これが私のやり方ですわ!
夜の帳が夕闇を飲み込んで行く中、セレナーデが闇夜に溶けこんでゆく。バルコニーで夕闇を1人見つめているのはこの物語の悪役令嬢アメリだった。アメリはこの日、断罪される筈だった。だったのだ。しかし、断罪されたのは彼女ではなく、全ての黒幕だった。黒幕は彼女に罵詈雑言を浴びせる。そして、この後に及んで罪をアメリに押し付けようとしていた。
「全て、そう!全て!アメリ・カスティーヌ!貴方は私に全てを擦り付けて罪から逃れようというのですね!?」
などと宣う。彼女の友人達もそうだといい、彼女をかばった。アメリはこれまで悪行を重ねてきたのに、何故、この場で断罪されるのが自分なのかと金切り声で叫ぶ。周りの人々はこの様子を見て、アメリへ不信感を顕にした。アメリは少し諦めた。確かに今までの悪行を見直すと誰も味方になどなってくれるわけがない。それほど彼女の悪名は社交界に広がっていた。しかし、アメリは動じない。

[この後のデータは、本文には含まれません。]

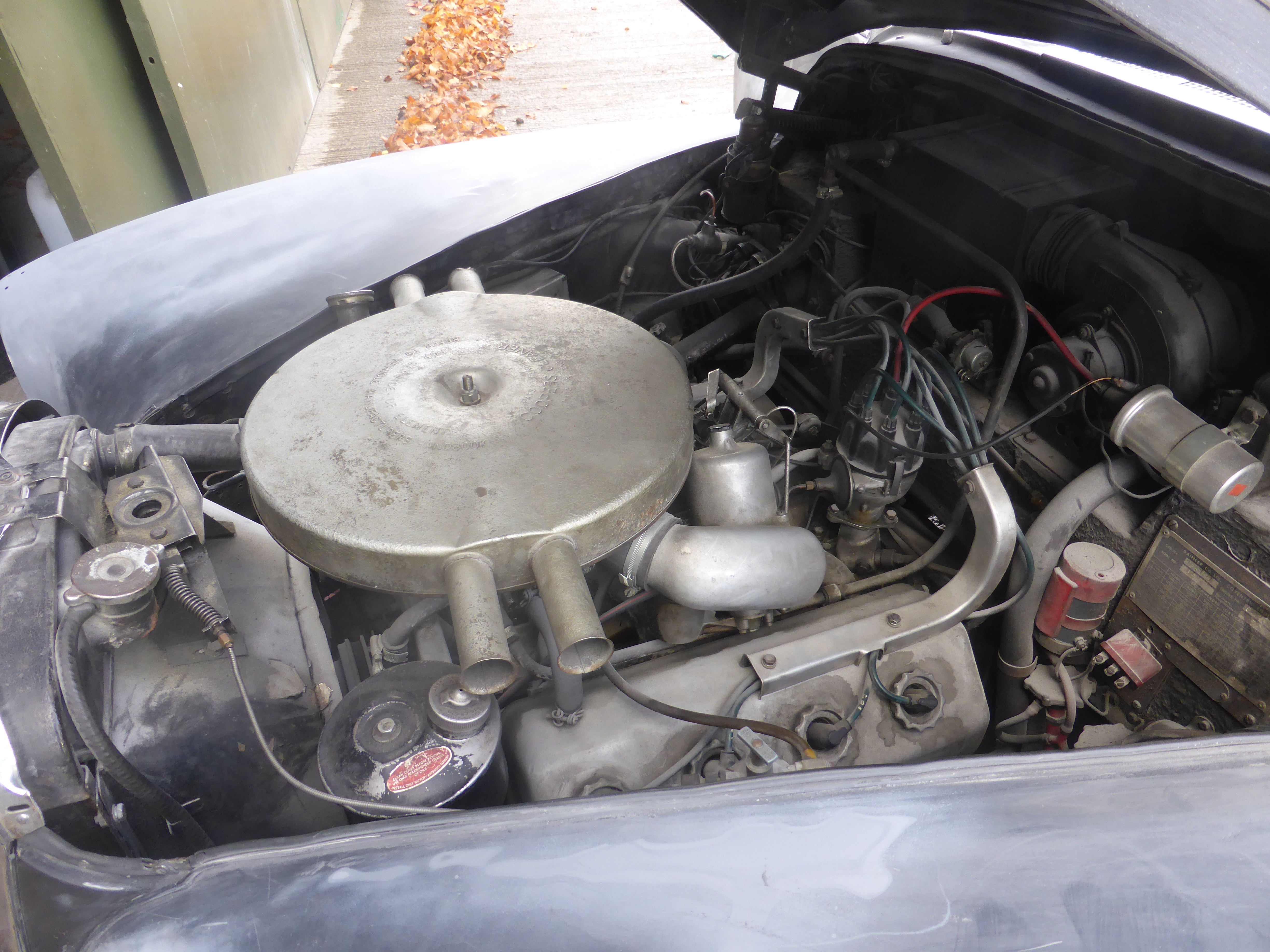 .uk/index.html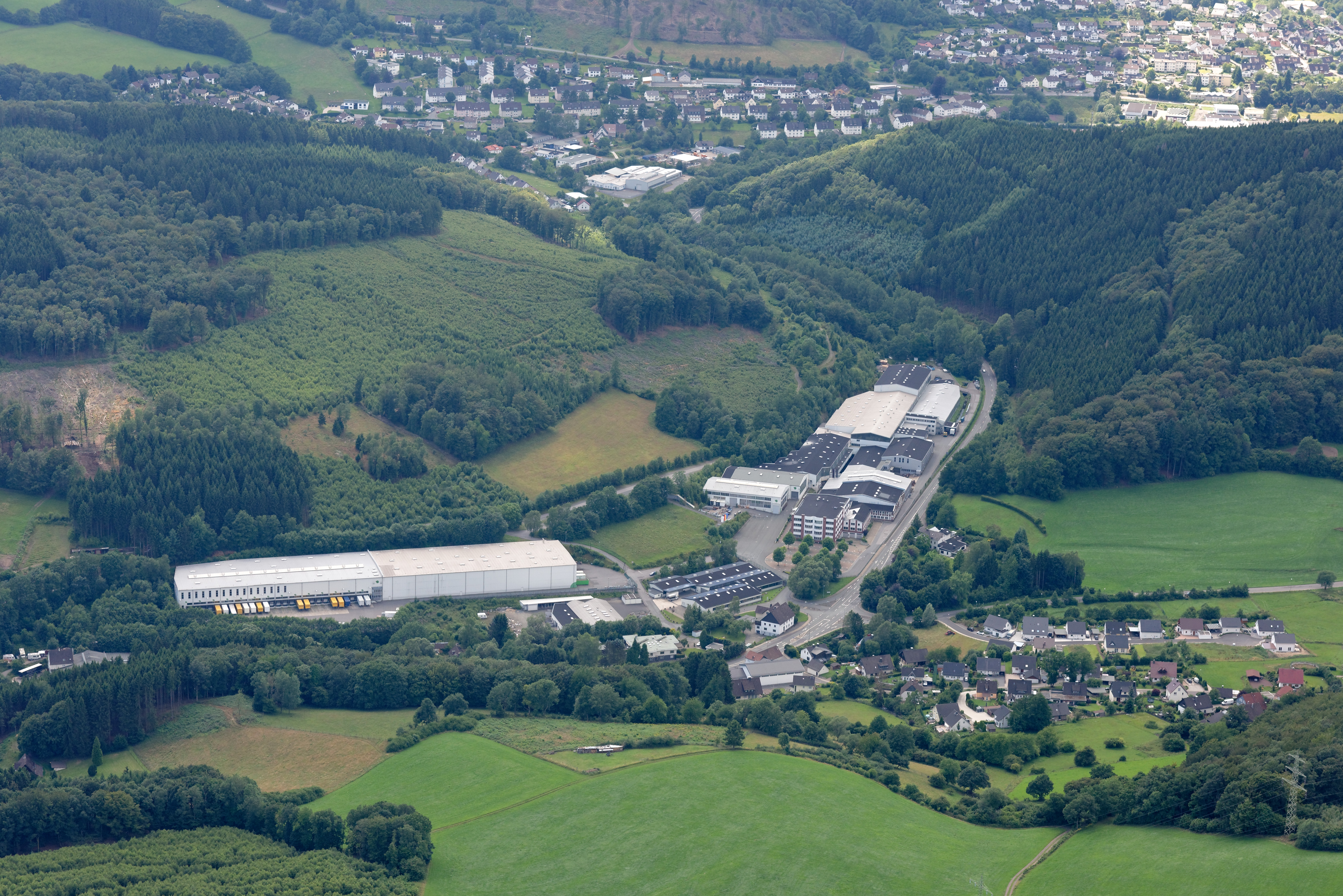 Luftaufnahme: Werksgebäude der Fa. Gustav Alberts und Kober bei Herscheid-Friedlin, Blumenthal, Heimenthal und -Grünenthal, Landesstraße 561, Nordrhein-Westfalen

「私が悪事を働いたことは事実ですわ!ですが、貴方がこれまでおこなった事と私は無関係でしてよ!」
アメリは動じずにそう答えるが周囲の人々はアメリへ厳しい視線を向けた。
「アメリ・カスティーヌ様は学園で公爵家令嬢である事を縦にして平民出のクラリス嬢を酷く虐めたそうじゃないですか!その罪は大きいものだと思います!」
「アメリ様は自らの弟殿すら見下し、いじめていたとききましたわ!」
「アメリ様は聖女リーナ様を、冒涜し、恥ずかしめたそうですね!なんと恐ろしい…」
「魔女裁判の時なんてアメリ様が全ての黒幕だったでしょう?」
「双子事件時もアメリ様が関わっていらっしゃったそうじゃないですか!」
皆口々にアメリを蔑む。誰もが彼女を悪女と罵った。アメリは更に諦める。もう自分の言葉なんてこの場に置いては無意味なのだと。自分がしてきた事は変わらない。故に……。故に、1人の少女が前にでた。
「アメリ様は私をいじめてなどおりません!」
そして次々に前に証人が前にでる。
「アメリ様は聖女である私を助けてくださいました!」
「アメリは魔女裁判のおり、自らが魔女となる事で多くの人々を助けたことを皆様は知らないだけです!」
「双子事件の時だって、アメリ様は勇敢に犯人に立ち向かいました!」
アメリは自分が救った人々に救われる。アメリを助けるように証言者達は立ちはだかった。
「……皆様。」
そう、今までおこなった事はかわらない。アメリは自らの行い故に救われた。そして、皆が黒幕の悪事を口にし始めた。
「これで終わりよ!諦めなさい!」
アメリの宣言と共に王子が黒幕を問い詰める。
「違うのです。私はっ…」
「邪悪な魔女はアメリではなく君だったんだね!」
王子はおつきのものに黒幕を捕らえさせた。全て終わった。黒幕は死刑、もしくは国外追放されるだろう。アメリは安堵した。そして、誰もが彼女を賛美した。